Would you reproduce every record exactly, leaving out the pictures?

[Records from a collection]
== Segment start ==
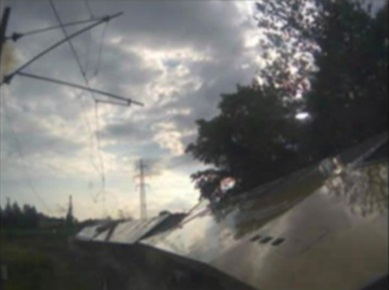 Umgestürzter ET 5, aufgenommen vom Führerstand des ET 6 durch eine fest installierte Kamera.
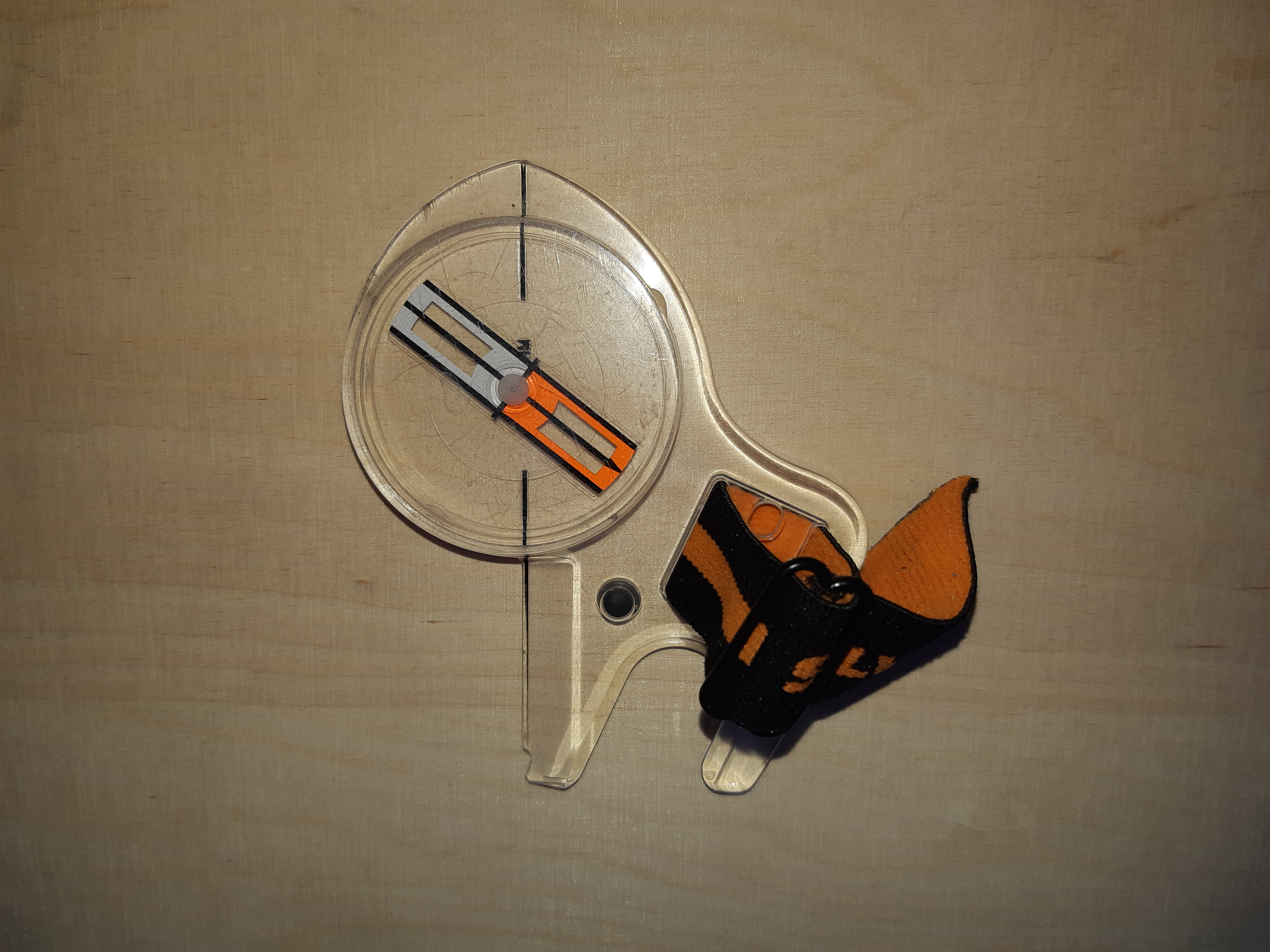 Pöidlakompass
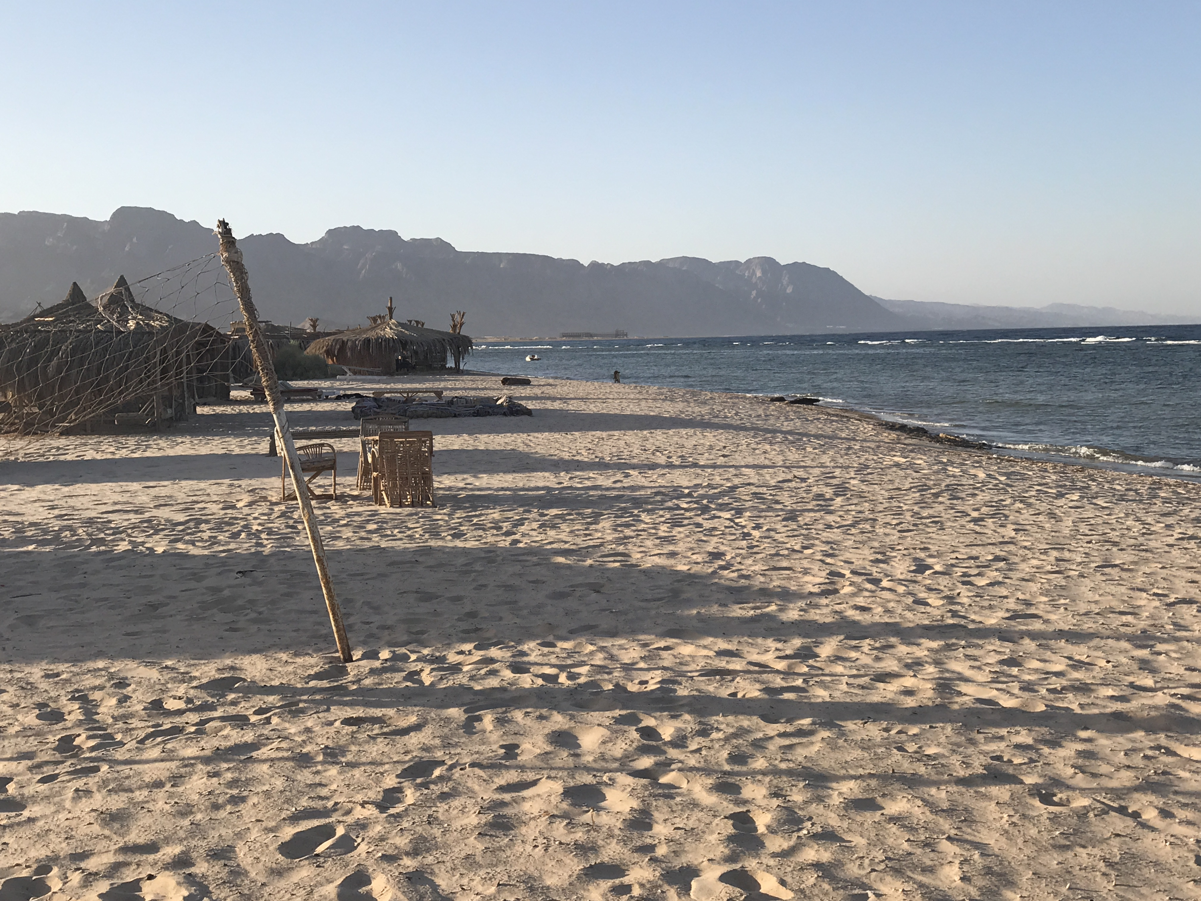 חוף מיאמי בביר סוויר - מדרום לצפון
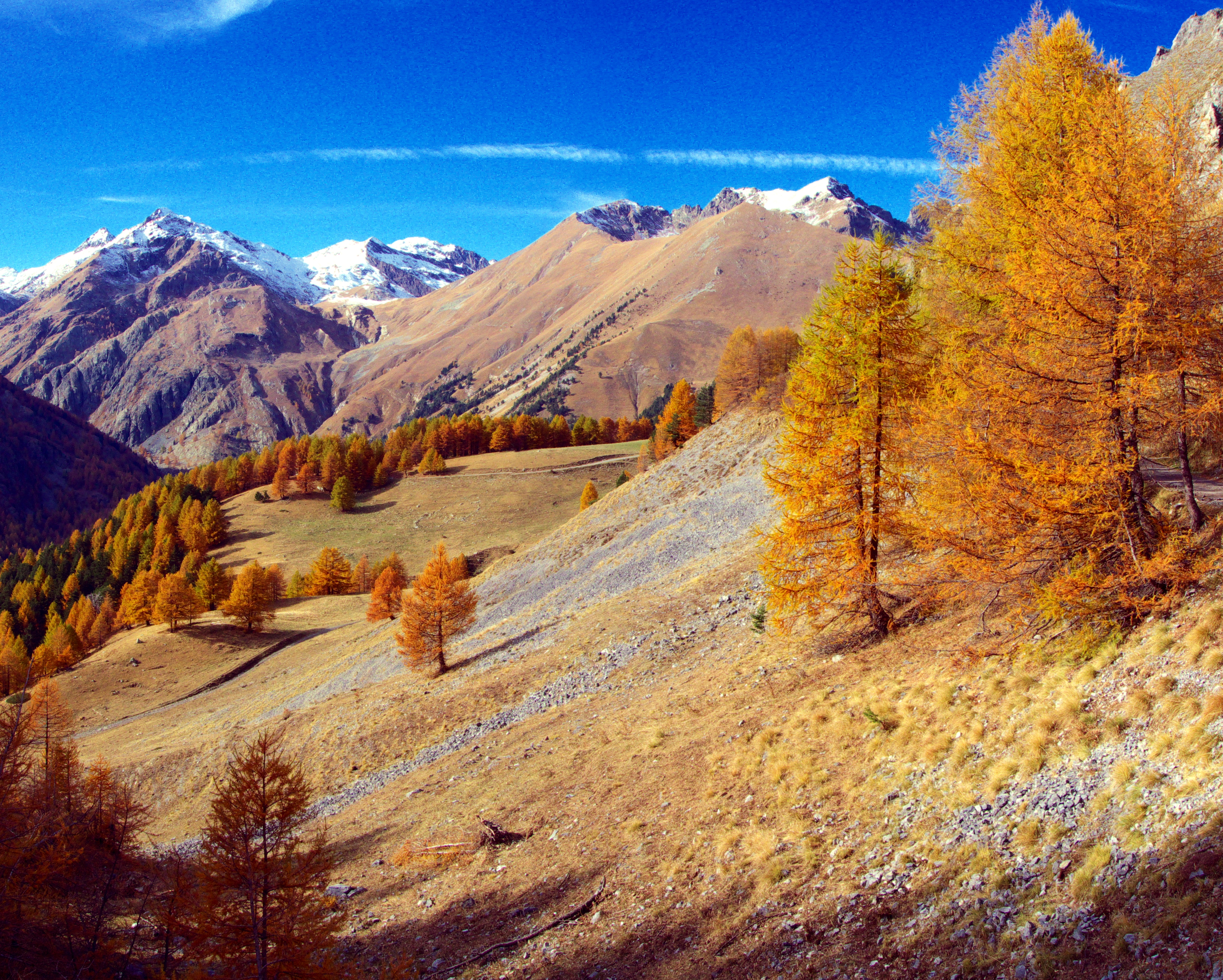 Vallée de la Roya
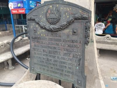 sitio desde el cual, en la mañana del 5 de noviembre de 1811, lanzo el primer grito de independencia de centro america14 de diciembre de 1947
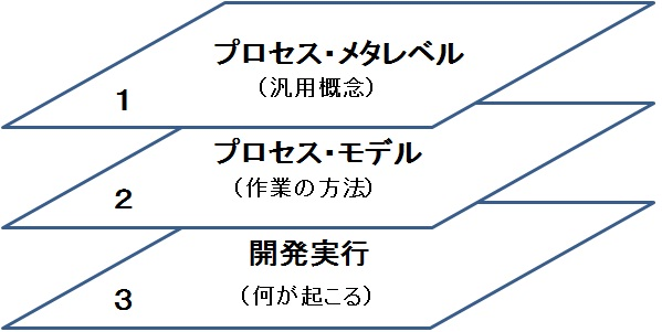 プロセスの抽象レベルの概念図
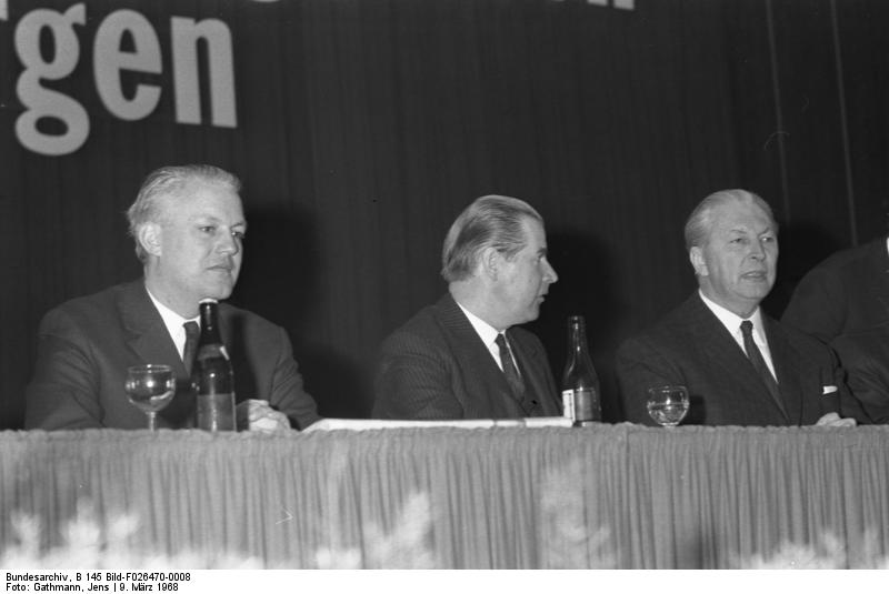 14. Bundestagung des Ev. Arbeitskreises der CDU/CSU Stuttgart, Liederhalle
== Segment end ==
[Task answer]
 Umgestürzter ET 5, aufgenommen vom Führerstand des ET 6 durch eine fest installierte Kamera.
 Pöidlakompass
 חוף מיאמי בביר סוויר - מדרום לצפון
 Vallée de la Roya
 sitio desde el cual, en la mañana del 5 de noviembre de 1811, lanzo el primer grito de independencia de centro america14 de diciembre de 1947
 プロセスの抽象レベルの概念図
 14. Bundestagung des Ev. Arbeitskreises der CDU/CSU Stuttgart, Liederhalle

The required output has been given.